Quotes of the week
As I see it, there are no SSD devices which don't lose data; there
are only SSD devices which haven't lost your data _yet_.
-- David Woodhouse
What I've been recommending for some time is that people use LVM, and
run fsck on a snapshot every week or two, at some convenient time when
the system load is at a minimum. There is an e2croncheck script in
the e2fsprogs sources, in the contrib directory; it's short enough
that I'll attach here here.
-- Ted Ts'o
Is it *necessary*? In a world where hardware is perfect, no. In a world where people don't bother buying ECC memory because it's 10% more expensive, and PC builders use the cheapest possible parts --- I think it's a really good idea.

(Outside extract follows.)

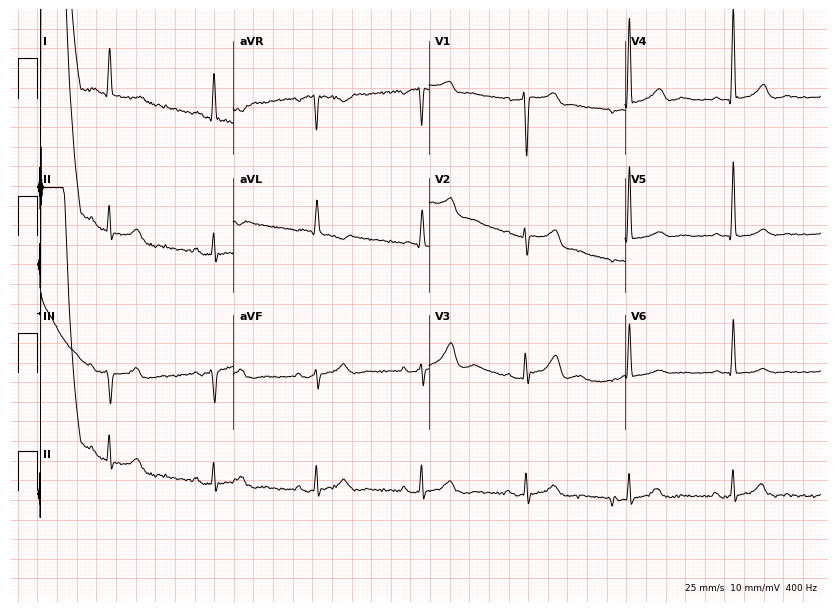
12-lead ECG from a woman, 85 years old. No first-degree AV block, right bundle branch block, left bundle branch block, sinus bradycardia, atrial fibrillation or sinus tachycardia recorded for this tracing. Only these six findings were labelled.

What it basically shows is how intolerant the mainline kernel
community members have become towards people who hold a different
view to them. The attitude is: either conform or you're an idiot
and we're going to attack you until you conform.
-- Russell King
I do hope others see what has happened here, and seriously consider whether they want to get involved in a sniping dictatorial community. Maybe considering to go down the BSD route instead.
Because it throws out everything about what we know is good about how to
design a modern scheduler in scalability.
Because it's so ridiculously simple.
Because it performs so ridiculously well on what it's good at despite being
that simple.
Because it's designed in such a way that mainline would never be interested
in adopting it, which is how I like it.
Because it will make people sit up and take notice of where the problems are
in the current design.
Because it throws out the philosophy that one scheduler fits all and shows
that you can do a -lot- better with a scheduler designed for a particular
purpose. I don't want to use a steamroller to crack nuts.